Bourbon Street, known for its jazz music and party atmosphere, is in the French Quarter of New Orleans. It was named in honor of the House of Bourbon, the French royal family. Beale Street in Memphis is the “birthplace of the blues” and was made famous by the song Beale Street Blues. It may have been named for a military figure.

In 1967, the developers of the Royal Orleans Subdivision near N. 101st Street and W. Fond du Lac Avenue included Bourbon and Beale Streets, both short residential streets.

Carl Baehr, a Milwaukee native, is the author of Milwaukee Streets: the Stories Behind their Names, and articles on local history topics. He has done extensive historic research for his upcoming book, Dreams and Disasters: A History of the Irish in Milwaukee. Baehr, a professional genealogist and historical researcher, gives talks on these subjects and on researching Catholic sacramental records.

Euclid Avenue

Vine Street

Boylston Street

Santa Monica Boulevard

Waverly Place

Bourbon Street

Beale  Street

Categories: City Streets, History

4 thoughts on “City Streets: Famous Streets From Other Cities”

  1. David says:

    Hmmmmm…… the Milwaukee versions of the famous streets look kind of dismal.

  2. Boylston Street, at one-block long, is about as short as a street can be.
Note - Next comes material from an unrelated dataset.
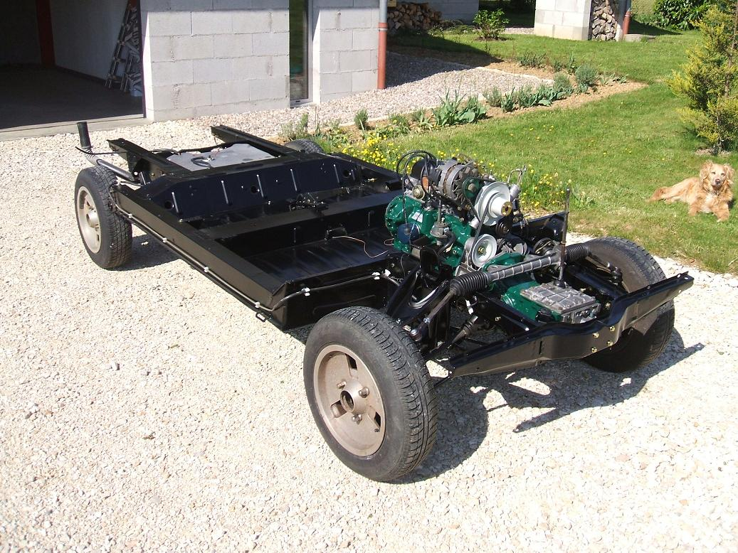 Châssis équipé de sa mécanique

Being so close to my own location, I like to tell others it is the shortest street in the city — but is it really, in terms of actual feet? Does anyone know or care to research this?

  3. Carl says:

    Mike, According to the City Engineer’s Office, the shortest street in the city is Brunks Lane near E. Ward and S. Allis Streets in Bay View. A portion of it has been recently vacated leaving it 41.5 feet long.

  4. Casey says:

    Good to know Carl! I never even thought of that as a street but just as a cut to make turning easier.
    The history of Archer and also Kassner Pl (the only traffic free street I know of) would be interesting.